Amazon— May They Choke on My Vomit

by wjw on March 4, 2016

So here I am running a sale on my Metropolitan ebook, as detailed a couple posts ago. And then comes a notice from Amazon Quality Control saying that they blocked my book from sale!

Now what horrible quality control issue was so urgent that they had to completely block my book from sale during the middle of a major promotion? Here it is:

“The HTML Table of Contents is present in the middle/back of the content. Please provide the Table of Contents at the beginning of the book as per the Section 3.3.6 in Amazon Kindle Publishing Guidelines”

WTF?? I put the TOC at the end so that people wouldn’t have to wade through chapter headings when they wanted to start the story, particularly if they had clicked for their sample 10% and only got a small percentage of the text anyway.

This doesn’t affect the reading in any way. When you click “Table of Contents” on your Kindle reader, the same Table of Contents shows up no matter where it is in the file.

This is a NORMAL way to organize an ebook. TENS OF THOUSANDS of Amazon’s ebooks are organized in just this way, including many from major publishers.

I’ve uploaded a new file with the TOC moved to the start, but Amazon is still blocking the book from being sold. It’s been blocked for over 24 hours now, during promotion THAT I PAID FOR.

Anyone who wants the book should go to Smashwords and download the Kindle-ready file there.

UPDATE: Amazon has restored my buy button.

John Appel March 5, 2016 at 12:41 pm

Meanwhile, Barnes & Noble is suspending Nook e-book sales in the UK, transferring the DRM licensing to Sainsbury, through which users will be able to access “the vast majority” of content they already paid for.,2817,2500329,00.asp

Wondering when the US Nook business will go the same way.
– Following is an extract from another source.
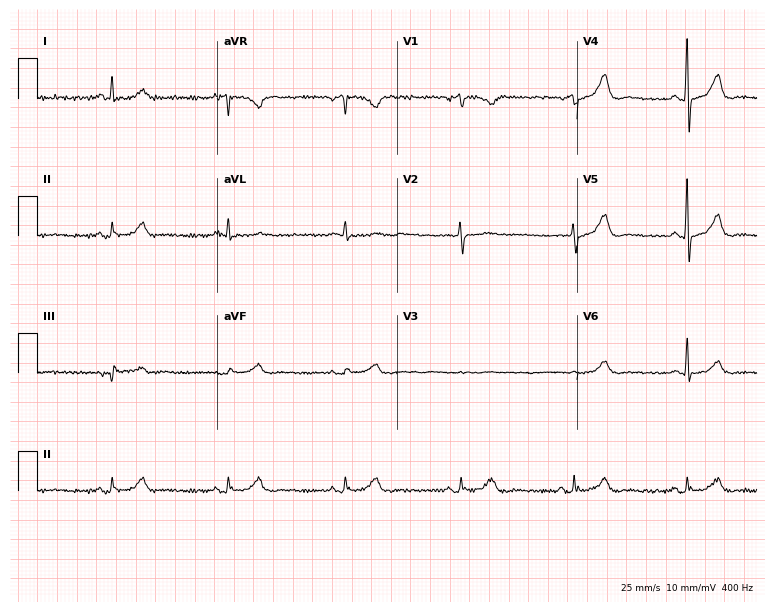
Standard 12-lead ECG recorded from a man, 72 years old (7.3-second recording at 400 Hz). None of these six findings is recorded: first-degree AV block, right bundle branch block, left bundle branch block, sinus bradycardia, atrial fibrillation, sinus tachycardia.
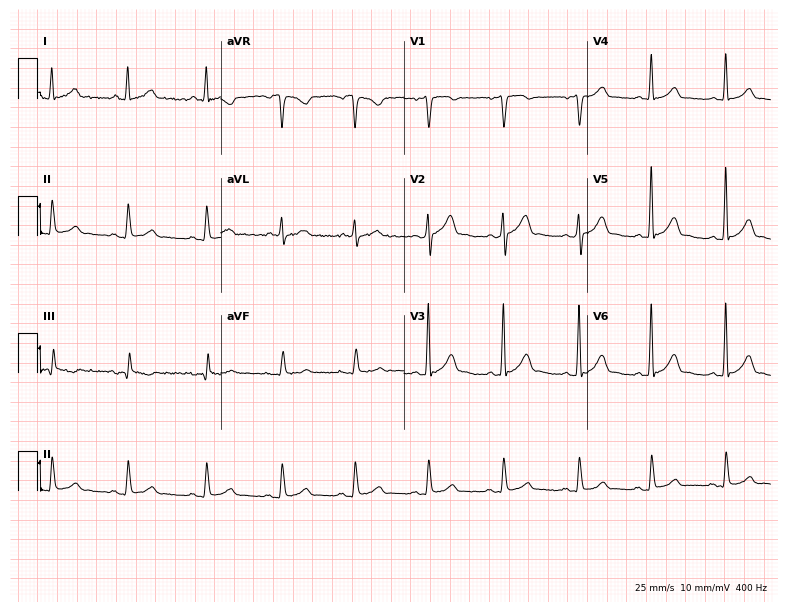
ECG (7.5-second recording at 400 Hz) — a 47-year-old male patient. Labelled as a normal ECG.

E-books are clearly going to remain a big part of the future, but it’s also clear that the business model is going to evolve. My fear is it’s going to get stuck further into the realm of “stacks” – Apple, Google, and Amazon, primarily.

Richard Grant March 5, 2016 at 8:57 pm

It was absolutely wrong for Amazon to block your book – which I bought before it was blocked – during the sale.

Having said that, while the Table of Contents shows up in the Kindle (go-to-the) Table of Contents feature wherever the TOC is in the file, I believe that the TOC shows up in the book’s Look Inside feature on its Amazon webpage only when the TOC is in the front of the file.

When I consider buying an author’s story collection or an anthology at Amazon, I use Look Inside to check the TOC for which stories or which authors’ stories are in the ebook. But when the TOC basically consists of a novel’s numbered or titled chapters, it doesn’t provide any value there.

It would be better if Amazon modified its guidelines to require only the TOC for a collection or anthology to be in the front of the file.

Travis March 12, 2016 at 9:10 am

I’m working backwards through posts on my phone so just now seeing what the furor was all about…. I don’t see why amazon cares that much- interestingly I always want table of contents for ‘look inside’ but I’m annoyed when the sample contains TOC.

Anyway… I’m looking forward to rereading Metropolitan- my print version didn’t make the west coast move -no fiction did 🙁 and I remember enjoying it 🙂

Linds, I.Designs, Formatter March 30, 2016 at 12:55 pm

Someone posted this on Clean Indie Reads – and while I don’t really have time to get involved in the whole discussion there, I wanted to leave you a few comments real quick.

I believe that if you hadn’t used an HTML TOC at all, just an NCX one, you wouldn’t have been troubled by any of this at all. They are trying to weed out scamming authors who put HTML TOCs at the end of their ebooks to boost their number of pages read.

TBH, I think they should issue a warning, give you a chance to change it before they just yank it off of Amazon. It doesn’t sound like you put the TOC at the end with any ulterior motives. I don’t even know if you are signed up for Kindle Unlimited, lol.

They should have also informed you of exactly why this is an issue. Doesn’t do much for making you want to stick with KDP in the future, eh?

Bookbub is expensive and I am sorry that you had to go through all of that. Calibre makes it really easy to create a NCX TOC, eliminating anyone’s need for an HTML one, doesn’t clunk up any space, and it’s much, much easier on the eyes.

wjw March 30, 2016 at 4:20 pm

Amazon scammed authors (and saved themselves a bunch of money) by instituting the “we only pay for pages read” rule.

Then they were outraged when authors began scamming them back.

Serves them right.

Danny in Canada April 19, 2016 at 5:33 pm

unfortunately, those who “scam Amazon back” are rarely authors and more often just spammers who autogenerate markov-chain gibberish, then hire clickfarms to bulk-download the ‘books’.